Bientôt, on fut sur ses talons, ou plus justement au voisinage de ses
jantes. L'étonnement fut encore plus grand de lire le nouveau numéro
d'immatriculation : 31 PR 13. Oui. C'était le précédent.
La voiture était donc celle de tout à l'heure car il apparaissait
exclu que deux véhicules, qui plus est de marque et de type identiques,
pussent avoir accaparé un même numéro d'identification,
contrairement aux usages, et en un état d'infraction caractérisé
du code de la route.
Paul se remémora le déroulement du temps et de l'espace de la
période antérieure.
Il était certain que la première voiture n'avait pu le doubler
car il était impossible qu'il ne s'en fût pas aperçu. D'autre
part, aucune sortie n'était intervenue qui eût expliqué
qu'ayant quité l'autoroute derrière lui, le véhicule eût
pu y être re-entré devant, quelques minutes plus tard. Enfin, l'hypothèse
que l'automobile se fût envolée comme une Marie Poppin et qu'elle
eût ressenti le subit caprice de vouloir jouer à saute mouton dans
la circulation, paraissait hautement improbable.
Alors le mystère restait entier.
C'était le second avènement inexplicable de la semaine.
Serait-ce le dernier ?
LE VICOMTE CAZE DE BERZIEUX
Revenu
à la maison, Paul se sentait mal à l'aise.
Il ne trouvait aucune explication à cette histoire de la Bentley.
Nous non plus d'ailleurs.
Cherchait-on à lui nuire ? Voulait-on le provoquer, le déstabiliser
?
Il était souhaitable d'oublier provisoirement l'affaire laquelle n'affectait
en rien le déroulement ordinaire de la vie, et qui, par conséquent,
ne méritait certainement pas qu'on y consacrât du temps, de la
réflexion et de l'humeur.
Paul choisit donc de se changer les idées.
Une bonne manière façon était de se replonger dans la lecture
de son Illustration de 1898.
Toujours assis dans son fauteuil Dubreuil, il choisit cette
fois-ci un article sur la politesse des tribunaux.
Il y était raconté qu'un tribunal
prononçait une condamnation de quinze ans de travaux forcés, à
l'occasion d'un gros cambriolage.
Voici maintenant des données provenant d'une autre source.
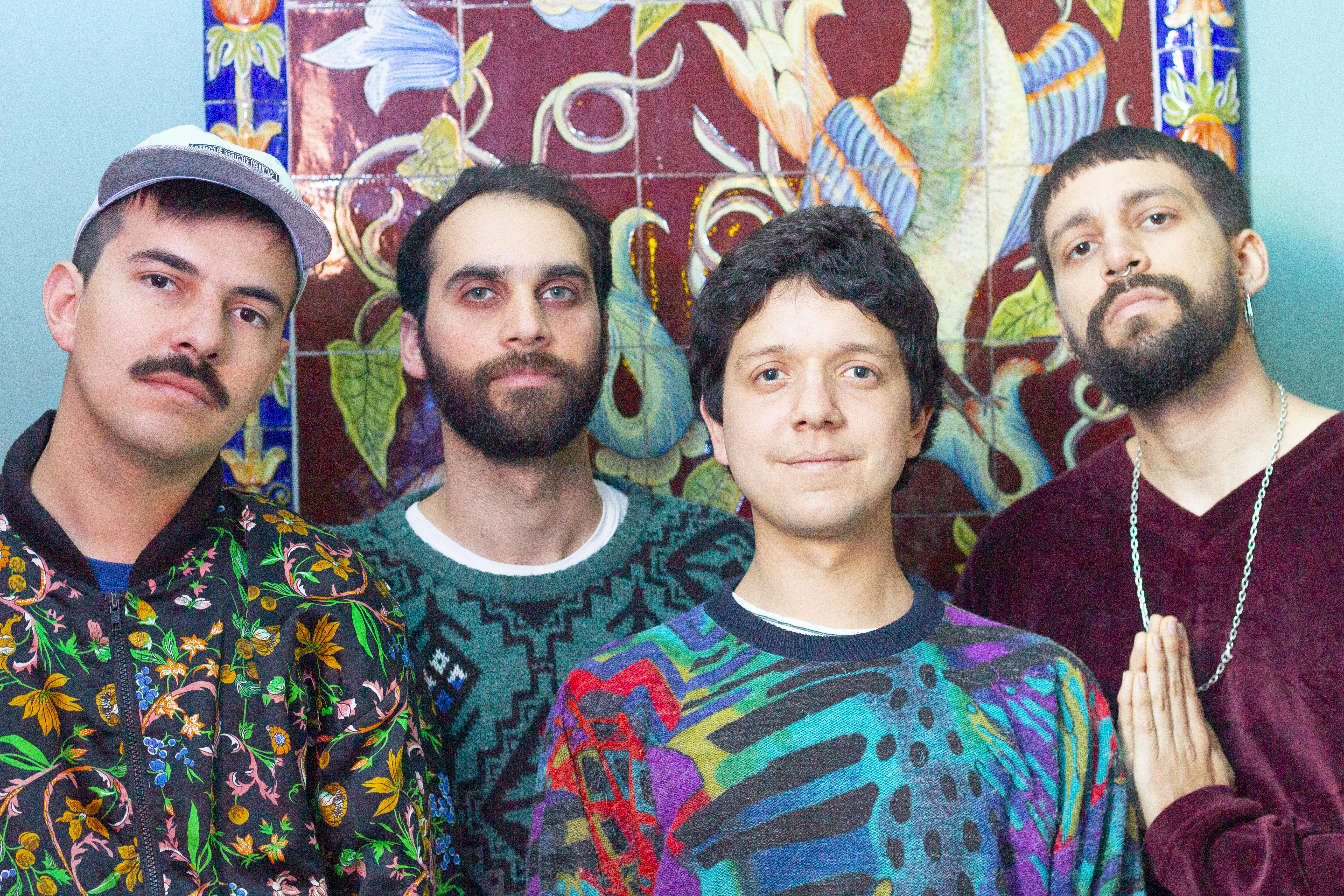 Mundaka en el 2019: Lucas, Mateo, Rodrigo y Richard.

Mais voilà que le voleur était
un authentique gentilhomme : le vicomte Caze de Berzieux.
Du coup, l'acte judiciaire s'appliquait à obéir aux règles
strictes de l'étiquette et des convenances dans la nomination du prévenu,
et dans la désignation des victimes : Monsieur pour le magistrat Bouchet-Cadard,
Sieur pour Monsieur Petit de Julleville qui n'était que professeur à
la faculté des lettres de Paris, Dame pour Madame Pérénes
qui avait pignon sur rue avenue de Villiers et Femme Dubourg pour cette habitante
du faubourg Saint Denis. Les travaux forcés pour le vicomte, oui, mais
sans enfreindre la politesse.
Paul s'endormit à la fin de la lecture.